Facebook's other user experiment: conflict resolution

facebook compassion
Facebook says it wants to understand "how unspoken rules of human interaction apply to attitudes and behavior online."

Here's a Facebook user experiment that most people can get behind.

Facebook (FB) has been working with social scientists for the past few years to better understand conflicts among users, including bullying and antisocial behavior. Last year, the social network recently began offering tools for users to resolve those disputes.

Facebook has long offered users the option to report content that violates its terms of service -- things like pornography, threats and graphic violence. But when it comes to things like insults or embarrassing photos, the site's administrators won't step in.

Those are the kinds of situations Facebook developers say they want users to address among themselves. Instead of simply encouraging users to flag posts for review by Facebook, the site has deployed a series of new message templates through which people can explain to others why they find a particular post upsetting.

The company consulted academic research on compassionate communication as it experimented with different templates. Rather than facing a blank text box, users messaging their friends about questionable content are given options like "It's embarrassing," "It shows inappropriate behavior," or "It's a bad photo of me" to express their requests.

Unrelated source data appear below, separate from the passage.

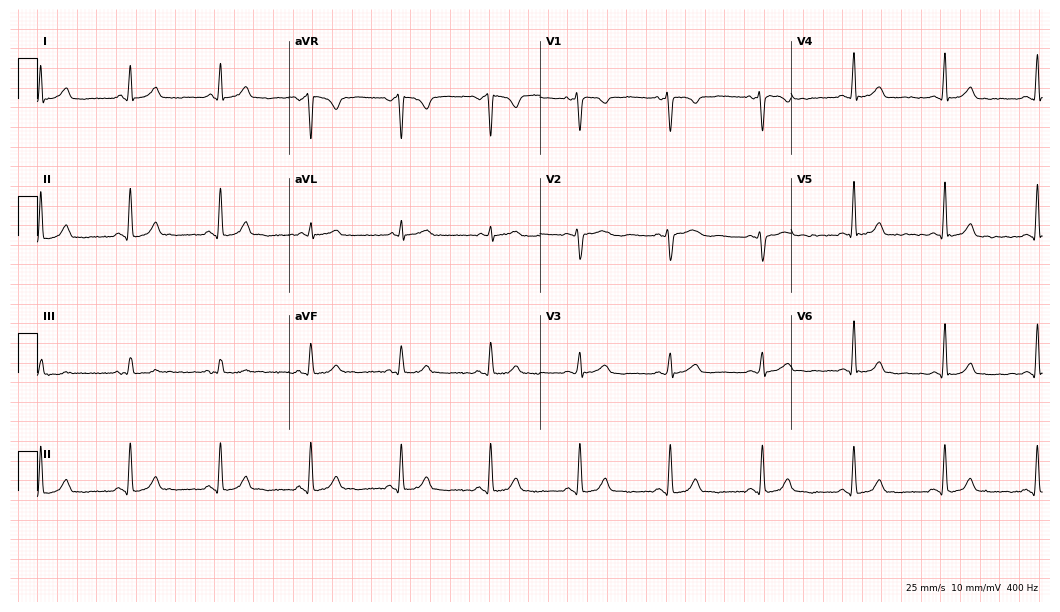
ECG — a female, 51 years old. Screened for six findings — first-degree AV block, right bundle branch block (RBBB), left bundle branch block (LBBB), sinus bradycardia, atrial fibrillation (AF), sinus tachycardia — none is recorded.
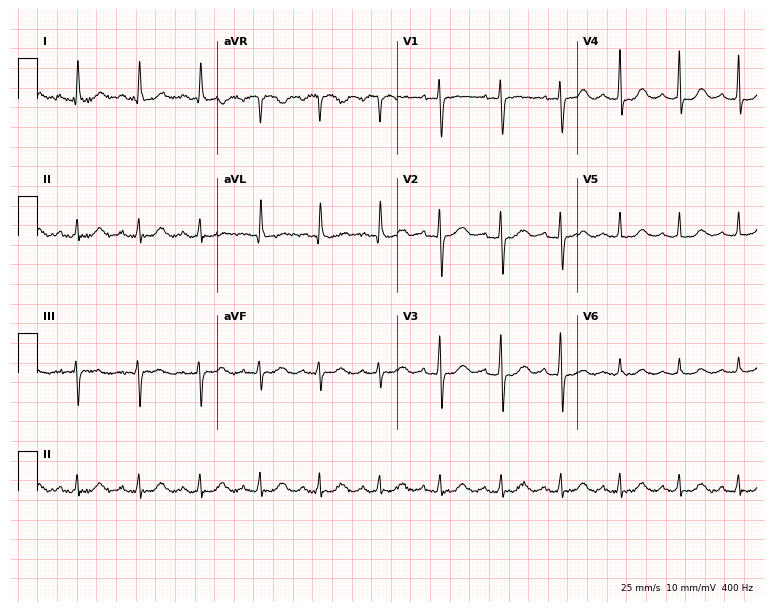
Standard 12-lead ECG recorded from a female patient, 71 years old. None of these six findings is recorded: first-degree AV block, right bundle branch block, left bundle branch block, sinus bradycardia, atrial fibrillation, sinus tachycardia. Findings outside these six are not listed.
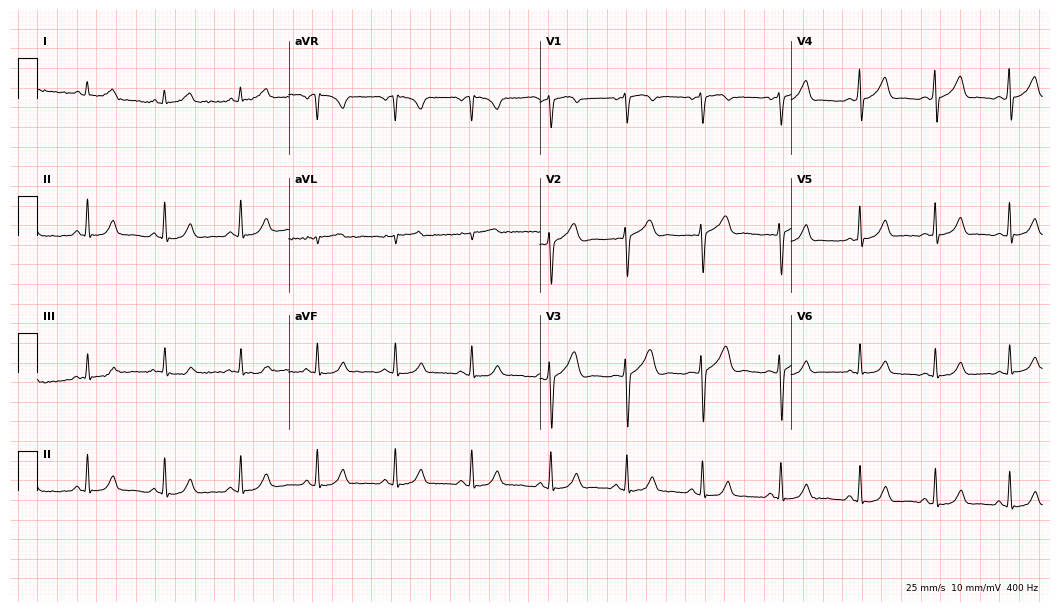
Resting 12-lead electrocardiogram. Patient: a 21-year-old woman. Read as a normal ECG.
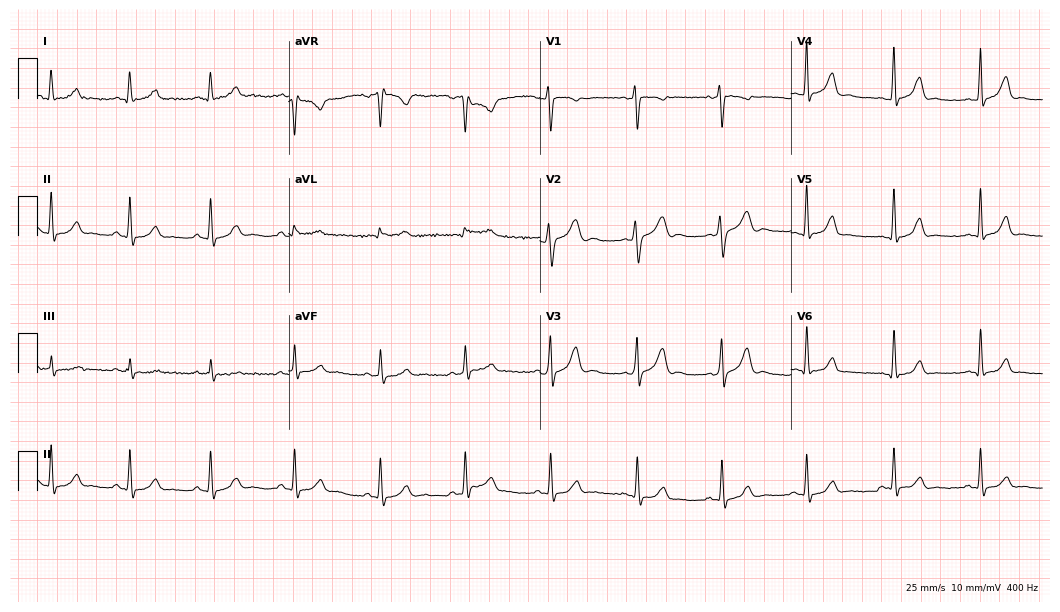
Electrocardiogram, a 25-year-old woman. Overall reading on record: normal ECG.
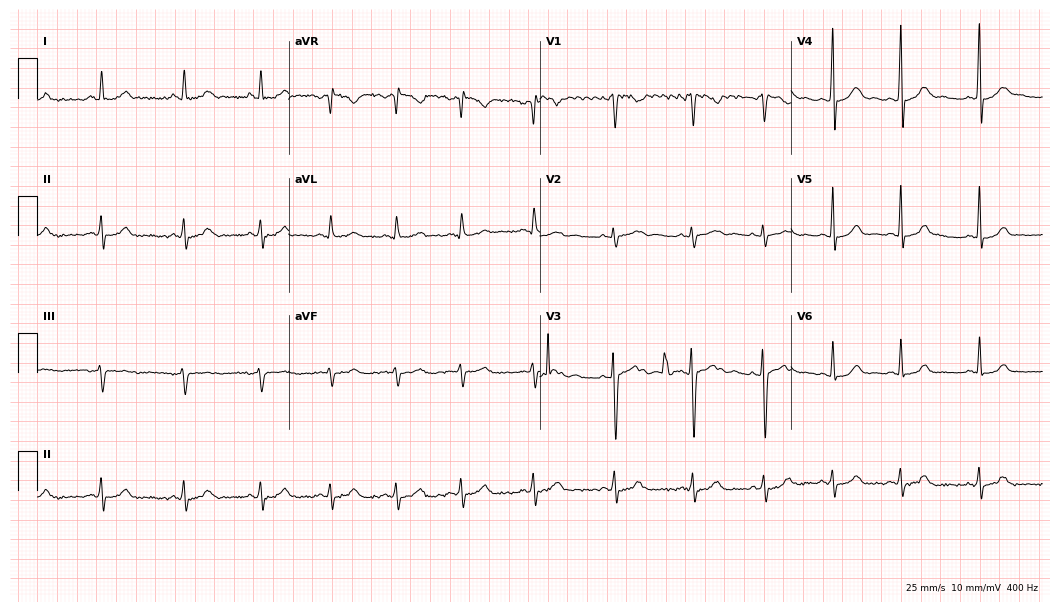
ECG — a female, 23 years old. Labelled as a normal ECG.
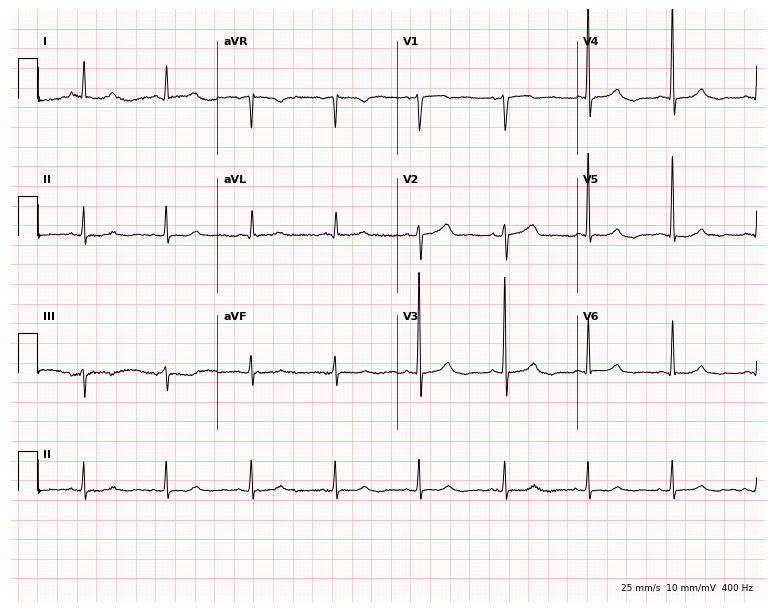
Electrocardiogram, an 81-year-old woman. Of the six screened findings (first-degree AV block, right bundle branch block, left bundle branch block, sinus bradycardia, atrial fibrillation, sinus tachycardia), none is recorded. Other findings, if any, are not listed.
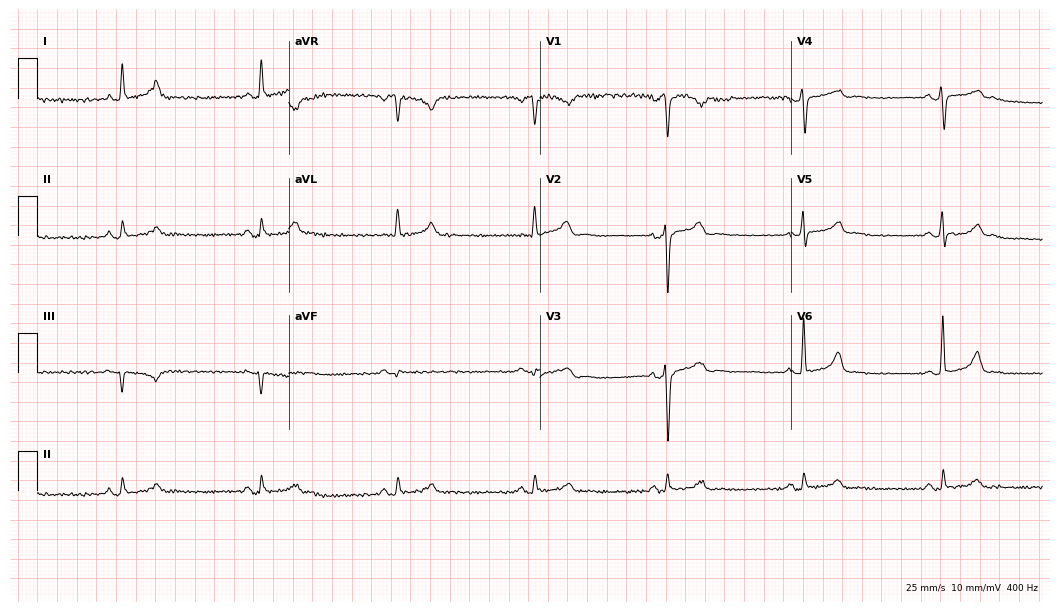
12-lead ECG from a 47-year-old male patient. Findings include sinus bradycardia (a sinus rate of 50 beats per minute or less).
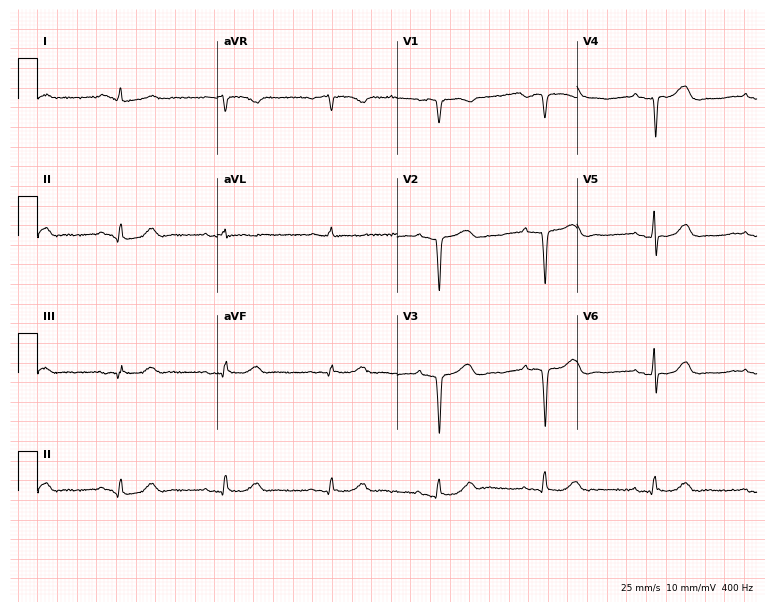
Resting 12-lead electrocardiogram. Patient: a man, 81 years old. None of these six findings is recorded: first-degree AV block, right bundle branch block, left bundle branch block, sinus bradycardia, atrial fibrillation, sinus tachycardia. Findings outside these six are not listed.

Related: Facebook workforce is 69% male and mostly white

Facebook also asks users how the post in question makes them feel -- for example, "afraid," angry," "sad" or "embarrassed" -- and tailors the message templates further based on the intensity of the emotion expressed. There's also the option to un-friend, block or un-follow the person who made the post.

Facebook tracks the results of the interactions via optional follow-up surveys. The site says the changes, which it has been implementing since the start of 2013, have already borne fruit.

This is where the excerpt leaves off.